What you are asked to do:
Give a verbatim copy of the data, leaving the pictures out.

Items from a data source:

+===+

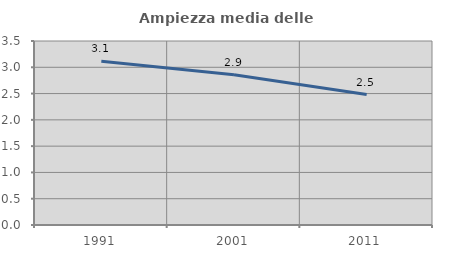
| Category | Ampiezza media delle famiglie |
|---|---|
| 1991.0 | 3.113 |
| 2001.0 | 2.859 |
| 2011.0 | 2.481 |
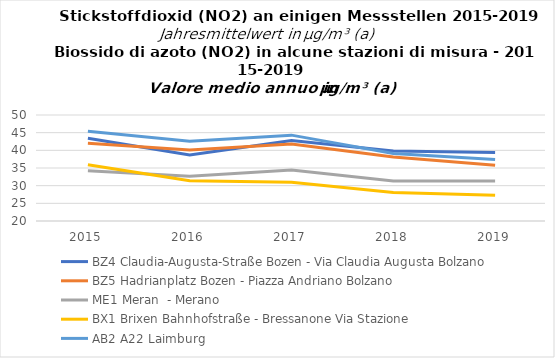
| Category | BZ4 Claudia-Augusta-Straße Bozen - Via Claudia Augusta Bolzano | BZ5 Hadrianplatz Bozen - Piazza Andriano Bolzano | ME1 Meran  - Merano | BX1 Brixen Bahnhofstraße - Bressanone Via Stazione  | AB2 A22 Laimburg |
|---|---|---|---|---|---|
| 2015.0 | 43.4 | 42 | 34.2 | 35.9 | 45.4 |
| 2016.0 | 38.7 | 40.1 | 32.7 | 31.4 | 42.6 |
| 2017.0 | 42.8 | 41.8 | 34.4 | 31 | 44.3 |
| 2018.0 | 39.8 | 38.1 | 31.3 | 28.1 | 39.1 |
| 2019.0 | 39.4 | 35.8 | 31.3 | 27.3 | 37.4 |

+===+

Answer for the task:
| Category | Ampiezza media delle famiglie |
|---|---|
| 1991.0 | 3.113 |
| 2001.0 | 2.859 |
| 2011.0 | 2.481 |
| Category | BZ4 Claudia-Augusta-Straße Bozen - Via Claudia Augusta Bolzano | BZ5 Hadrianplatz Bozen - Piazza Andriano Bolzano | ME1 Meran  - Merano | BX1 Brixen Bahnhofstraße - Bressanone Via Stazione  | AB2 A22 Laimburg |
|---|---|---|---|---|---|
| 2015.0 | 43.4 | 42 | 34.2 | 35.9 | 45.4 |
| 2016.0 | 38.7 | 40.1 | 32.7 | 31.4 | 42.6 |
| 2017.0 | 42.8 | 41.8 | 34.4 | 31 | 44.3 |
| 2018.0 | 39.8 | 38.1 | 31.3 | 28.1 | 39.1 |
| 2019.0 | 39.4 | 35.8 | 31.3 | 27.3 | 37.4 |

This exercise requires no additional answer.